Representations like Glee and High School Musical have somewhat tarnished the combination of music and theatre with an over-camp and cheesy brush, but Kate Prince’s punchy and inventive display shatters this perception. Somewhere between West Side Story and Metropolis, this Hip Hopera is a riotous blend of performance arts including dance, comedy, music, mime and acrobatics.

Set in a dystopian land, tyrannical and chauvinistic Governor Okeke (Duwane Taylor) has banned books within the city and women aren’t treated much better. When two women are banished, they disguise themselves as men to work their way back into the fortress-like municipality.

Despite the name, ZooNation’s latest production is a more of a mélange of Hip Hop’s musical influences; Aretha Franklin-esque soul, Stevie Wonder style funk and Jackson 5 type poppy-beats to name a few. Ben Stones’ versatile set draws you in, shifting from decrepit city limits to cramped dormitory. The decaying industrial towers loom over the supple dancers as they mimic office work to marriage – like a beguiling hybrid of Charlie Chaplin and Diversity. Prince creatively balances her synchronised choreography with frequent comedic devices like the asinine Sudsy Partridge (Shaun Smith) character and fleeting nods to comedy icons (Groucho Marx).

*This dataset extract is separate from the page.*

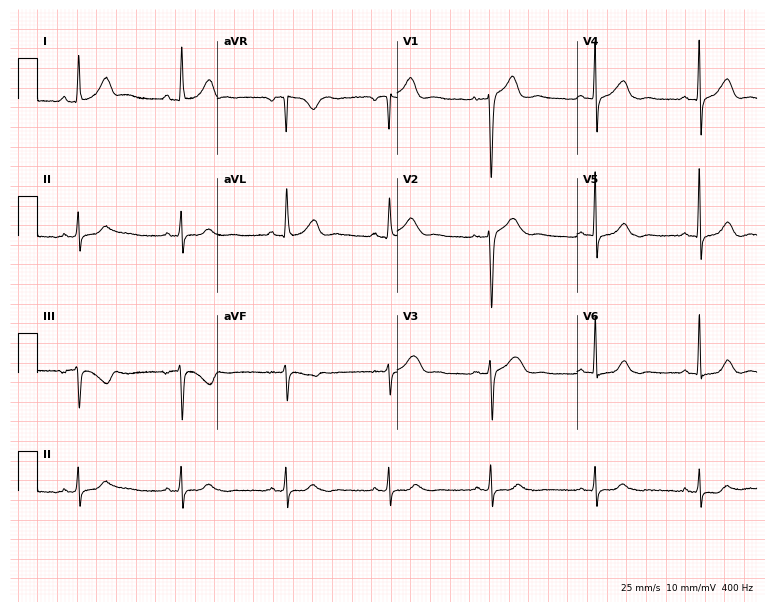
12-lead ECG (7.3-second recording at 400 Hz) from a woman, 56 years old. Screened for six findings — first-degree AV block, right bundle branch block, left bundle branch block, sinus bradycardia, atrial fibrillation, sinus tachycardia — none is recorded.

With melodramatic characters, frequent musical numbers and audience participation it’s rather like a pre-panto, however, there is more to ZooNation’s rhythmical gyrations. Simmering under the exhausting routines, the slightly tired plot touches on the gender, financial and intelligence differences across society but rather like Mad Men, the extreme sexism allows the powerful female roles to blossom. Whatever the discipline, Prince’s frenetic recital chiefly exudes the fatuity of the “Us and Them” divisions thrown up by modern culture.